◆ Given entries ◆
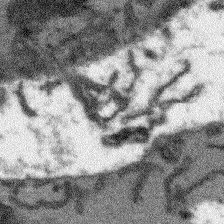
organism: Arabidopsis thaliana
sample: Root tip
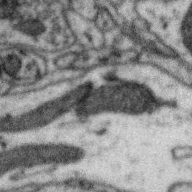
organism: Zebra finch
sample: Brain
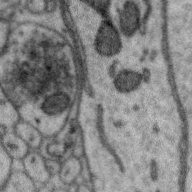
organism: Zebra finch
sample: Brain
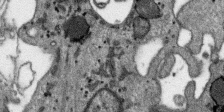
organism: Human
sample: Lung epithelial cells, uninfected (mock) control

◆ Work to complete ◆
Take the line containing "sample: Root tip" and every line after it to the end of the records, and restate them verbatim, with no pictures.

◆ Exercise result ◆
sample: Root tip
organism: Zebra finch
sample: Brain
organism: Zebra finch
sample: Brain
organism: Human
sample: Lung epithelial cells, uninfected (mock) control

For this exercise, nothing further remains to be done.